Fitnesswahn und Körperbild

Ein kurzer Rant zum Thema Fitnesswahn und Körperbild: Übergewicht ist nichts Gutes. Punkt.
Das hat nichts mit der Persönlichkeit innerhalb des Körpers zu tun. Denn genau: Übergewichtige Menschen haben auch glückliche Momente. Genauso wie normal gewichtige Menschen. Sie sind genauso klug oder dumm, genauso zickig oder verständnisvoll. Und sie sind genauso liebenswert wie nicht übergewichtige Menschen es eben auch sind.
Ich halte aber absolut nichts von dieser Fatacceptance Bewegung, da Übergewicht (auch leichtes) einfach ein gesundheitliches Risiko darstellt.
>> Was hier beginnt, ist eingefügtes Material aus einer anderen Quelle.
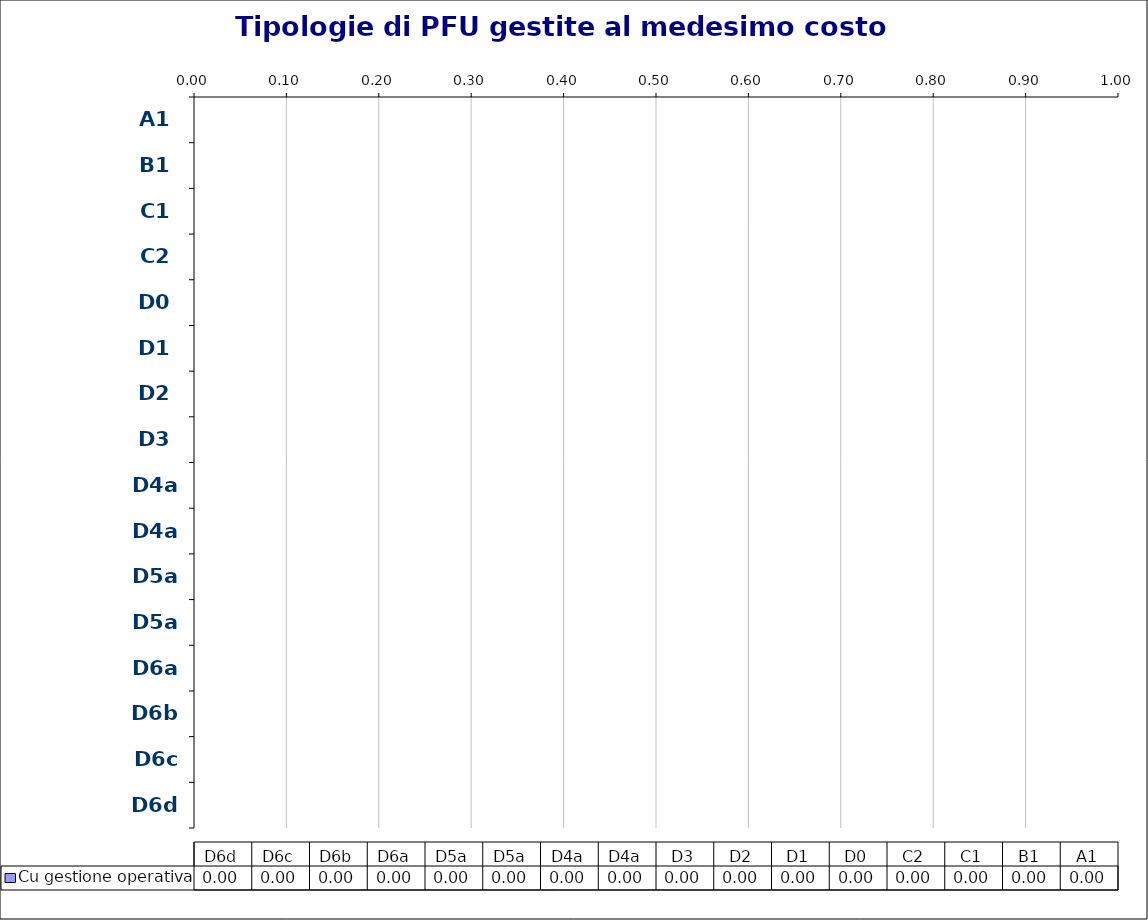
| Category | Cu gestione operativa |
|---|---|
| A1 | 0 |
| B1 | 0 |
| C1 | 0 |
| C2 | 0 |
| D0 | 0 |
| D1 | 0 |
| D2 | 0 |
| D3 | 0 |
| D4a | 0 |
| D4a | 0 |
| D5a | 0 |
| D5a | 0 |
| D6a | 0 |
| D6b | 0 |
| D6c | 0 |
| D6d | 0 |

Merkwürdiger Weise ist das ein Streitpunkt, weiß ich. Das ist wie mit Impfgegnern zu diskutieren… ich lass beides mittlerweile, um meiner Seele Frieden Willen.
Allerdings muss ich hier klar sagen, dass dieses Bodytuning, das schon ins Wahnhafte abdriftet genauso ein Risiko für die Gesundheit ist. Der Körper braucht einen gewissen Fettanteil um zu funktionieren. Das ist ein Korridor, in dem mensch sich bewegen kann und auch sollte. Den zu unterschreiten, nur um diese merkwürdige Muskelfalte auf dem Bauch zu haben oder trotz ungünstiger Hüftknochenstellung bei geschlossenen Füßen ein „Gap“ zwischen den Oberschenkeln zu sehen ist einfach bekloppt. Aber auch hier… wenn jemand in diesen Wahn fällt, ist es wie mit Impfgegnern.

So, Rant Ende. Ich geh ne Runde laufen.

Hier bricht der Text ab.